Robbie Servais

Personal information
- Date of birth: 8 March 1976 (age 49)
- Place of birth: Maastricht, Netherlands
- Position: Midfielder

Team information
- Current team: MVV Maastricht (assistant) MVV Maastricht (U-21 manager)

Youth career
- 1990–1997: MVV Maastricht

Senior career*
- Years: Team / Apps / (Gls)
- 1997–2003: SV Meerssen
- 2003–2005: Schijndel SBA/Euro [nl]
- 2005–2006: VV Baronie
- 2006–2007: Song Lam Nghe An

Managerial career
- 2009–2010: Vissel Kobe (assistant)
- 2012–2014: Omiya Ardija (youth)
- 2015–2016: Singapore Sports School
- 2017: Singapore U-23 (assistant)
- 2018: Singapore U-19
- 2018: Australia (assistant)
- 2019: Brunei
- 2019–: MVV Maastricht (assistant)
- 2020–: MVV Maastricht (U-21 manager)

= Robbie Servais =

Dutch footballer and manager

Robbie Servais (born 8 March 1976) is a former Dutch footballer and current assistant manager of MVV Maastricht.

==Club career==
Born in Maastricht, Servais was involved in the youth set-up at hometown club MVV Maastricht. Whilst studying at Maastricht University, Servais joined SV Meerssen, playing under Bert van Marwijk. Following a six-year spell at Meerssen, Servais played for Hoofdklasse clubs Schijndel SBA/Euro and VV Baronie. At the end of his career, Servais moved to Vietnam to play for Song Lam Nghe An.

==Managerial career==
In 2018, Servais managed Singapore U19. During the 2018 FIFA World Cup, Servais was a part of former manager Bert van Marwijk's backroom staff for Australia. In May 2019, Servais was appointed manager of Brunei.

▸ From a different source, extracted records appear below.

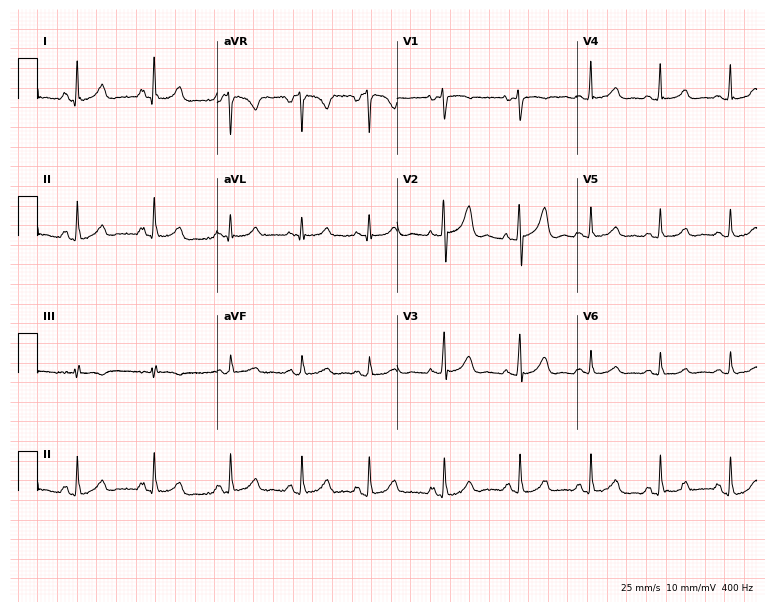
12-lead ECG (7.3-second recording at 400 Hz) from a woman, 42 years old. Labelled as a normal ECG.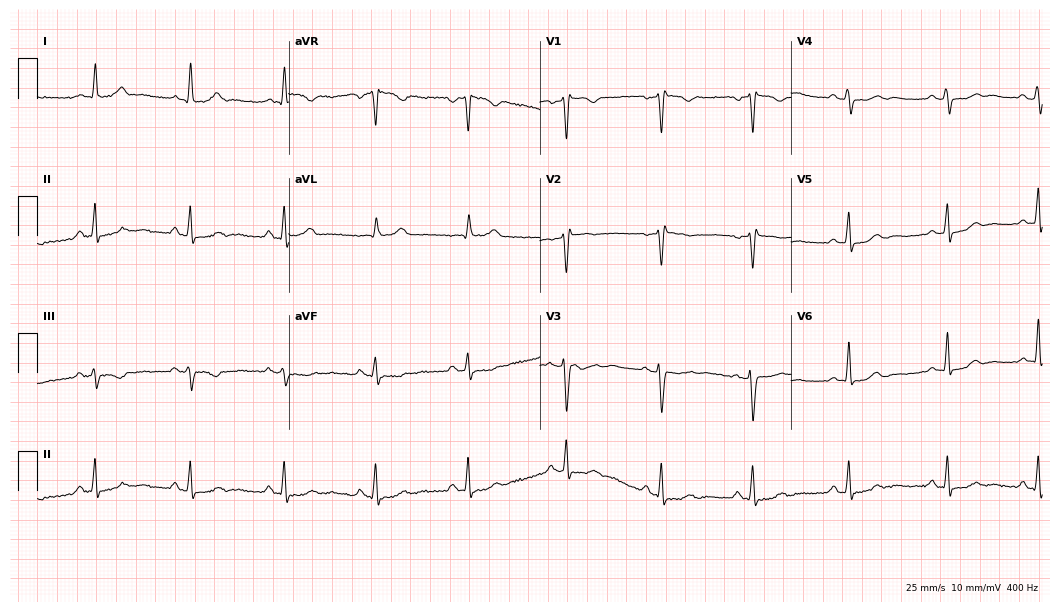
12-lead ECG from a 36-year-old woman. No first-degree AV block, right bundle branch block (RBBB), left bundle branch block (LBBB), sinus bradycardia, atrial fibrillation (AF) or sinus tachycardia recorded for this tracing.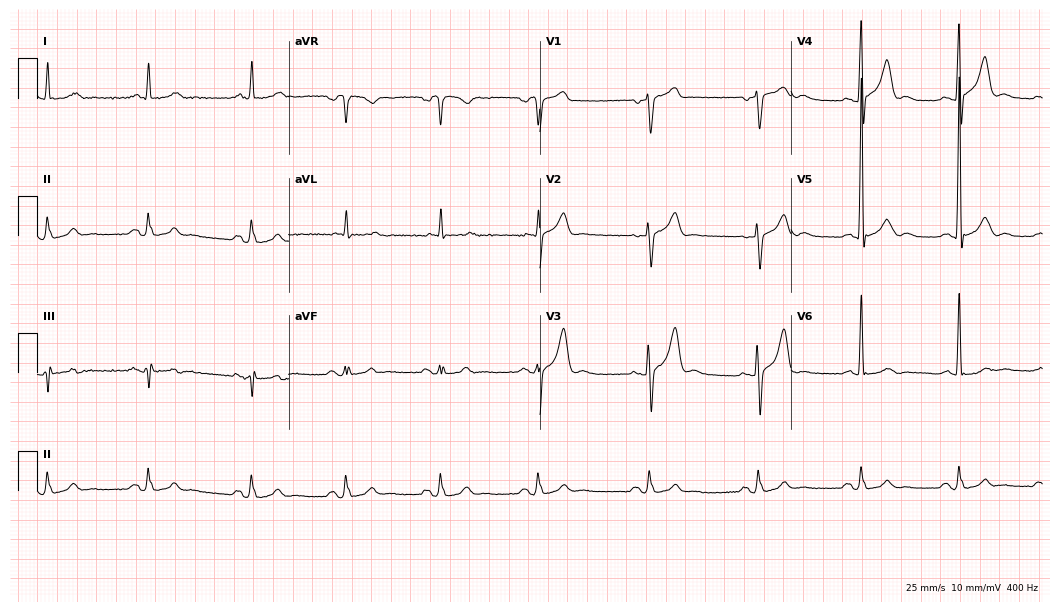
Resting 12-lead electrocardiogram. Patient: a male, 52 years old. Read as a normal ECG.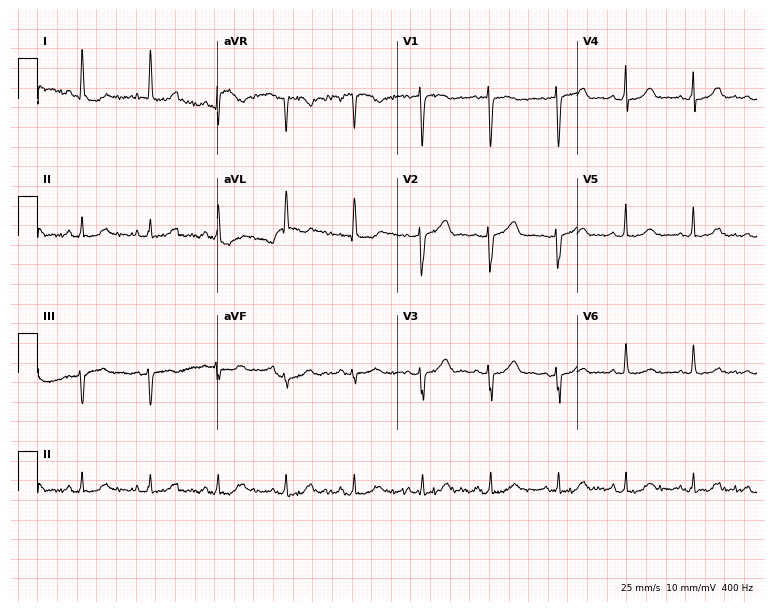
Electrocardiogram, a 78-year-old female patient. Of the six screened findings (first-degree AV block, right bundle branch block, left bundle branch block, sinus bradycardia, atrial fibrillation, sinus tachycardia), none is recorded.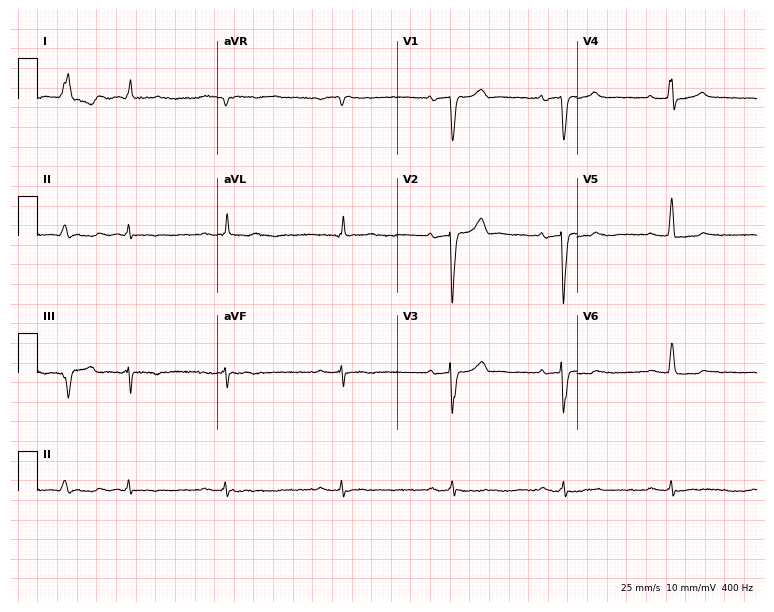
Resting 12-lead electrocardiogram (7.3-second recording at 400 Hz). Patient: a man, 48 years old. None of these six findings is recorded: first-degree AV block, right bundle branch block (RBBB), left bundle branch block (LBBB), sinus bradycardia, atrial fibrillation (AF), sinus tachycardia.

In the summer 2019, Servais was appointed assistant manager of Fuat Usta at MVV Maastricht. He also took charge of MVV's U-19 squad from the summer 2020. On 30 March 2021, Servais signed a new two-year deal with MVV, continuing as a part-time first team assistant coach and full-time U-21 manager.